Statistics in Biosciences

Unlocking Biological Mysteries with Statistical Expertise
Publisher: SPRINGERISSN: 1867-1764Frequency: 3 issues/year

Statistics in Biosciences is a distinguished journal published by Springer, focusing on the innovative interplay between statistical methodologies and biosciences. Established in 2009, this journal aims to provide a platform for the dissemination of cutting-edge research in statistical applications within biochemistry, genetics, and molecular biology. With an impressive impact factor and a distinguished ranking in multiple categories, including Q2 in Biochemistry, Genetics and Molecular Biology (miscellaneous) and Q3 in Statistics and Probability, it serves as a crucial resource for researchers, professionals, and students seeking to deepen their understanding of statistical applications in biological contexts. The journal is accessible through traditional subscription models, ensuring that high-quality research remains available to a wide audience. Featuring contributions that advance statistical theory and application in the biosciences, Statistics in Biosciences is committed to fostering collaboration and innovation in a rapidly evolving scientific landscape.
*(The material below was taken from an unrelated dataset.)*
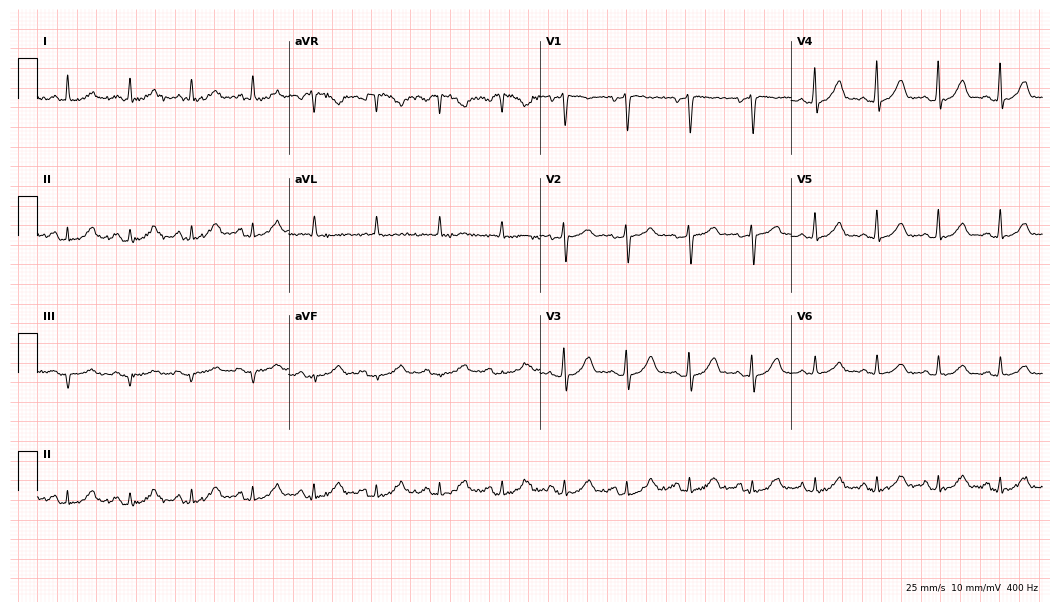
Standard 12-lead ECG recorded from a woman, 43 years old. Read as a normal ECG.

Statistical Methods and Applications

Unveiling robust methodologies for real-world impact.
Publisher: SPRINGER HEIDELBERGISSN: 1618-2510Frequency: 5 issues/year

Statistical Methods and Applications is a leading journal published by SPRINGER HEIDELBERG, dedicated to advancing the field of statistics and its applications in various domains. With an ISSN of 1618-2510 and an E-ISSN of 1613-981X, this journal serves as a vital resource for researchers and professionals looking to explore innovative statistical methodologies and their practical implications. The journal has demonstrated a notable influence within the scholarly community, ranked Q3 in both Statistics and Probability and Statistics, Probability and Uncertainty categories as of 2023. Covering a scope that spans from its inception in 1996 to the present, Statistical Methods and Applications provides robust platforms for empirical studies, theoretical advancements, and applied statistics. Although currently not open access, the journal is well-regarded for its rigorous peer-review process and commitment to high-quality research, making it an essential read for anyone dedicated to enhancing their statistical knowledge and expertise.